Marketing’s Fifth “P”


The Four Pillars of Profit-Driven Marketing by Leslie Moeller and Edward Landry

Profit: Marketing’s fifth “P”

The lack of focus on ROI within the discipline of marketing is the core theme of The Four Pillars of Profit-Driven Marketing. The authors point out that marketing professionals do not pay enough attention to hard metrics to guide their work and investments.

Moeller and Landry write that although most marketers focus on the classic four “P’s” (product, price, placement, and promotion), they often forget about the primary driver of business growth: profit. They link this practice to the often negative return on marketing investment, giving examples in the consumer goods and automotive industries. The authors strive for “…profitable growth that delivers returns to shareholders.”

Marketing ROI is “a combination of modern measurement technologies and contemporary organizational design that enables companies to understand, quantify, and optimize their marketing spending and thus forge better connections with customers.”

They cite several dismal statistics, for instance: 68% of marketers are unable to determine the profitability of many common marketing activities and 30% to 50% cannot “place an accurate figure on the aggregate advertising and promotion for their business.”

Return on Investment

The authors define ROI as ((profit earned on each unit sold * incremental volume) – total spend) / total spend and acknowledge that although ROI is not the only or perfect metric for all business contexts, it is tied to profitability and customer value, which are typically valuable insights into business performance. The note that “if profitability of marketing is rising, something good is happening.”

Barriers to adopting ROI in marketing

They identify several barriers to adoption of ROI within marketing organizations including access to data, business process and operational support, and ability to draw conclusions from the data.
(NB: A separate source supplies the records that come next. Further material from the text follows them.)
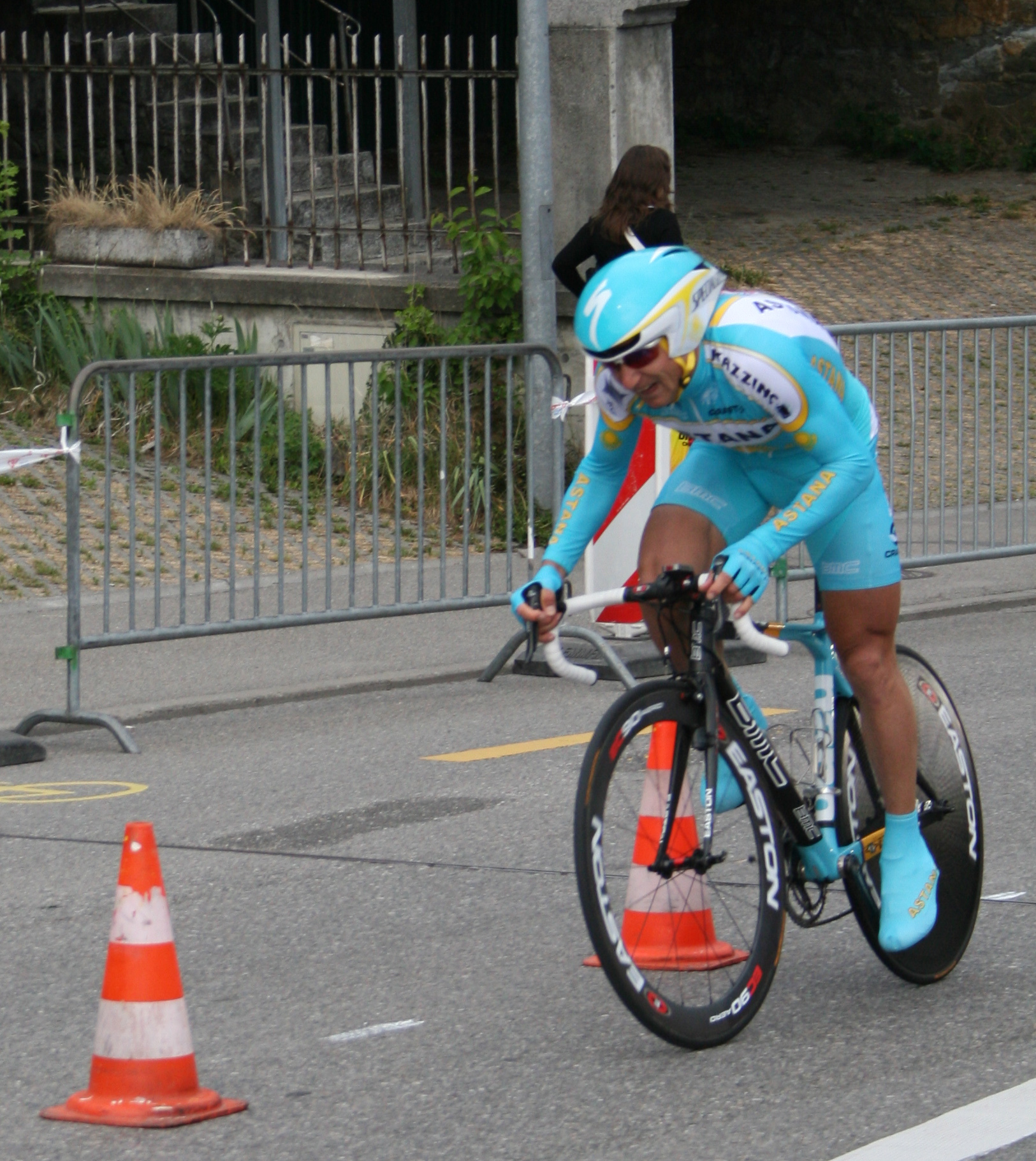 Andrey Mizourov prologue du Tour de Romandie 2007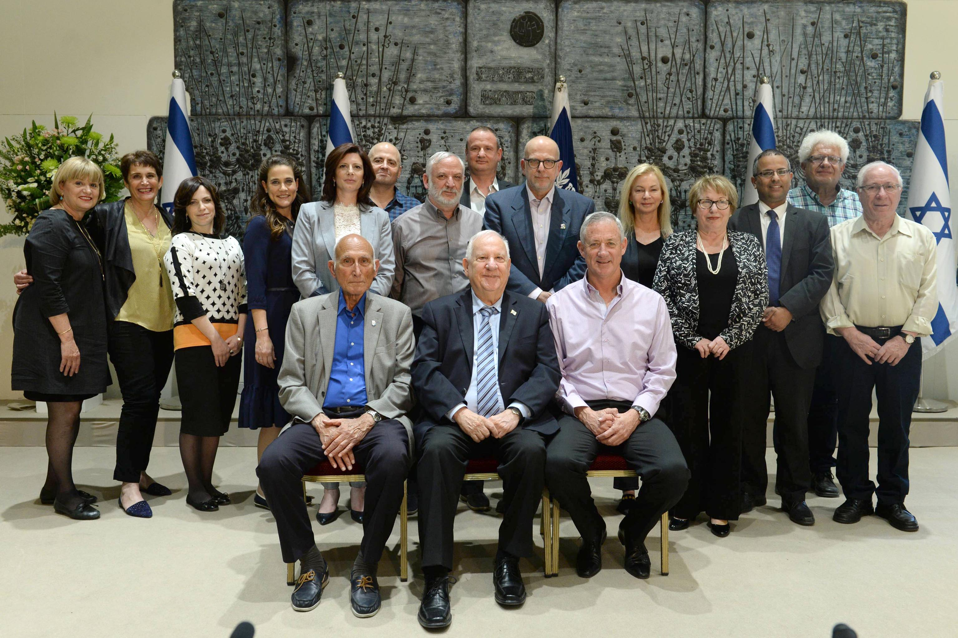 נשיא מדינת ישראל ראובן ריבלין במפגש לכינון הוועדה ל"אות הנשיא למתנדב", שנערך בבית הנשיא. למטה מימין לשמאל: יו"ר הוועדה המייעצת לאות הנשיא רא"ל (במיל') בני גנץ, נשיא המדינה, ממלא מקום יו"ר המועצה הלאומית להתנדבות ד"ר ברוך לוי. למעלה: מנכ"ל בית הנשיא הראל טובי וחברי הוועדה.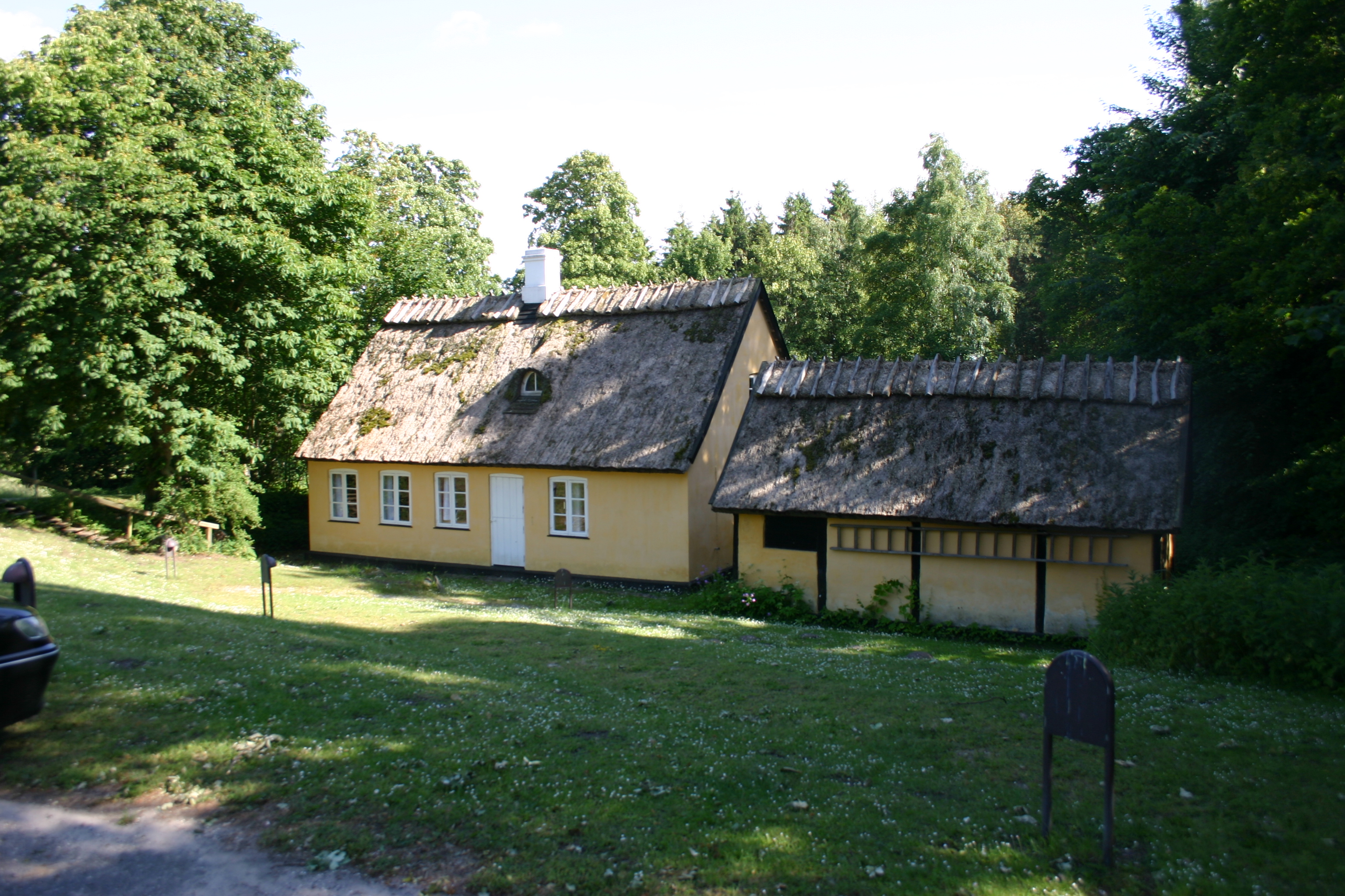 Gretely v. Tibirke Kirke

The highlight the “commitment to measurement” as a key organizational principle that will aid in implementation of an ROI measurement program.

Resolving these barriers involves bringing together financial data (profit earned on each unit sold) and consumer data (incremental volume) within an environment which supports analytics, decision support processes, and has organizational alignment around measuring ROI. These are the four pillars of profit-driven marketing.

The authors are proponents of an analytic approach to marketing and identify three categories of analytic approaches: behavioral, attitudinal, and business case.